Another researcher has, helpfully, spent some time observing public fountains from the perspective of urban design. Could they, he asked, ‘reduce the city’s carbon footprint’ by reducing the use and consequent waste of bottled water?
19
In June 2011, Roberto Cantu’s first case study was on Trafalgar Square. This fountain was bequeathed to the square in 1960 by the Drinking Fountain Association and retrofitted to working order by the Greater London Authority. The amenity is a low-key mural design, only slightly ruffling the smooth lines of Trafalgar Square’s eastern wall. The mural fountain is practically camouflaged in comparison to the way this world heritage site’s bombastic ornamental fountains flaunt themselves. Visually, there is little to draw thirsty people to the free water source, instead of opting for the plethora of packaged water brands in nearby newsagents.
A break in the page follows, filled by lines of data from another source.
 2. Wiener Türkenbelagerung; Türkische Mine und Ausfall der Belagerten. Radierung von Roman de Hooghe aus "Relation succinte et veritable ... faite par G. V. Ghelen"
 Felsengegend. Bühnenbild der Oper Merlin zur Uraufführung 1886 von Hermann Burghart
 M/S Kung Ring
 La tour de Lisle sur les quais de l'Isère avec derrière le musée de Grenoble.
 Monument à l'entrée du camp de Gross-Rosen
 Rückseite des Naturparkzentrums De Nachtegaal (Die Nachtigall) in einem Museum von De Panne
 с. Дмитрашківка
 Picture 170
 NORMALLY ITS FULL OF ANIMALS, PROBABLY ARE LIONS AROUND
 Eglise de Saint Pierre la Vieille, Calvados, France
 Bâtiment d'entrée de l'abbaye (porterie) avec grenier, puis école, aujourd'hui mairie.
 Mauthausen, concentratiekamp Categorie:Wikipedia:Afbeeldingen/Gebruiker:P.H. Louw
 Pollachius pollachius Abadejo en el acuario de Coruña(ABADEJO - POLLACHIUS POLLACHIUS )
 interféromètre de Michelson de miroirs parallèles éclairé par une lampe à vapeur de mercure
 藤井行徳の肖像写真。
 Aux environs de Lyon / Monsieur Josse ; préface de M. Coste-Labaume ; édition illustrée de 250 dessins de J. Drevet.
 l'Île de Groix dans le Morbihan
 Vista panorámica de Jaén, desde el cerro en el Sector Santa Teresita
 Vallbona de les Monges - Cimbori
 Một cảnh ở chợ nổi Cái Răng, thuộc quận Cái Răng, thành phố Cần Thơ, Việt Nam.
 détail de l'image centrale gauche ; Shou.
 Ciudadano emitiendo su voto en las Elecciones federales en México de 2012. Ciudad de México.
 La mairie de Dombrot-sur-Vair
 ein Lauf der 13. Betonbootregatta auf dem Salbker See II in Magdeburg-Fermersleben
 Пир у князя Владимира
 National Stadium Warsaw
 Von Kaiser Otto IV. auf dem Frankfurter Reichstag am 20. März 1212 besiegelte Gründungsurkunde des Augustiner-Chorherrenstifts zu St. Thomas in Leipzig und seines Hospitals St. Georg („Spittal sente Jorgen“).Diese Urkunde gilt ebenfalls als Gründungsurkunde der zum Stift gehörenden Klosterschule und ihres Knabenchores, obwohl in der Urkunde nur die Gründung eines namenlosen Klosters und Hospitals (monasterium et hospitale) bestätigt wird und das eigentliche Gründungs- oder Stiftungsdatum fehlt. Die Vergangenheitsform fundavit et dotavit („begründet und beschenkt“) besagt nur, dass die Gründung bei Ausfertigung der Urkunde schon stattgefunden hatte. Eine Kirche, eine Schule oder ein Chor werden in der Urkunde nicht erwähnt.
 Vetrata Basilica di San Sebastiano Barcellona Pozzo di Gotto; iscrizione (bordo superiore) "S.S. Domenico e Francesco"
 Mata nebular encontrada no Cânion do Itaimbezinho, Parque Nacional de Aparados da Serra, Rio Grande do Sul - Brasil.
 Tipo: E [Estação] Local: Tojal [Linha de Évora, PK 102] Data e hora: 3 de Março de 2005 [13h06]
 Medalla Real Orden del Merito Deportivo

Over three hours, Cantu counted a mere thirty drinkers on a mid-summer’s day. One of those drinkers was a local street cleaner.
20
The snapshot in Cantu’s report of that fountain user reminds me of Charles Melly’s claim about urban labourers before his fountain was installed on Liverpool Docks: ‘It was almost impossible for anyone to procure a glass of water without going into a shop and buying something — spending, in fact, what he might otherwise have economised’ (1858).
21
Whilst his point is uncannily resonant today, the street cleaner’s sup from the fountain is further layered with the irony that Westminster City Council’s street cleansing team, some of who we met in chapter nine, are employees of the sub-contractor Veolia Environmental Services, in turn a subsidiary of French-owned multinational Veolia Environnement which is one of the
largest water management operators on the planet.
22
Aside from the question of who is controlling and managing the civic provision of ‘free’ water, those who work outdoors are an important user group to consider in the public drinking fountain equation. At least this street cleaner did know about the resource but others may not have realised it was available. Over time, it is likely that word-of-mouth would play a role in promoting the use of clean, functioning fountains such as this one.

Cantu concluded that one reason for the Trafalgar Square fountain’s low level of usage was a lack of signposting to the facility, compounded by its poor visibility. The researcher also noted that the proximity of an open rubbish bin to the fountain was unappealing. However, he rated the device’s automatic sensor highly on his ‘usability’ register, encompassing a range of differently enabled users, whilst pointing out that the 1960s design did not account for the needs of wheelchair users in terms of access.
23

Left: Trafalgar Square drinking fountain, 2011. Photograph by
Right: Carter Lane Gardens drinking fountain, City of London, 2011.
Both photographs by Roberto Cantu, reproduced with kind permission.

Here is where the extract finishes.